Baştan beri yurt içi hesaba yatırılan mevduat ile, önce kıyı bankasına yatırılan ve böylece daha yüksek faizle nemalanan mevduat,

daha sonra yurt içine nakil edilse bile kıyı bankasındaki getirisi itibariyle, aynı durumda değildir. Kaldı ki mevduat gerçekten yurt içine nakil edilmiş ise sorun yoktur ve güvenceden yararlanacaktır.

Bu nedenle eşitlik ilkesine aykırılık yoktur.

Diğer yandan, karşılığı ödenmeksizin yurt içi kayıtlara aktarılan mevduat hesabının, belli bir süre (bir ay) için, sözü edilen riski taşıdığı belirli bulunmaktadır. Mevduat sahibi bu kuralı ve içerdiği riski bilerek tercihini yapacaktır. Bu nedenle hukuk güvenliği ilkesine de aykırılık yoktur.

Ayrıca, yine dava konusu kurala göre; hesap aktarımının Tasarruf Mevduatı Sigorta Fonu güvencesinden yararlanmak amacı ile yapılmış olduğunun ve karşılığı olan değerin gerçekte nakil edilmemiş bulunduğunun fon idaresince tesbit edilmiş olması gerekir.

Fon idaresinin bu tesbitinin isabetli olup olmadığı, ilgili yargı merciinde dava konusu edilebilecektir.
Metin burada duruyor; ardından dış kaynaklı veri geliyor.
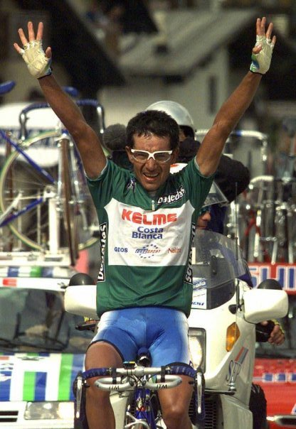 Giro de Italia - Passo del Tonale '97

Şuna da işaret edilmelidir ki;

yürütme organının yeterli denetim yapıp yapmadığı ve yasama organının düzenleme yapmada gecikip gecikmediği konuları, yerindelik sorunu olup mahkememizin değerlendirmesi dışındadır.

Açıklanan durum karşısında;

dava konusu kuralın, Anayasa’nın çoğunluk görüşünün dayandırıldığı 2. ve 10. ile diğer maddelerine aykırı olmadığı düşüncesindeyim.

Bu nedenlerle, çoğunluğun iptal yönündeki görüşüne karşıyım.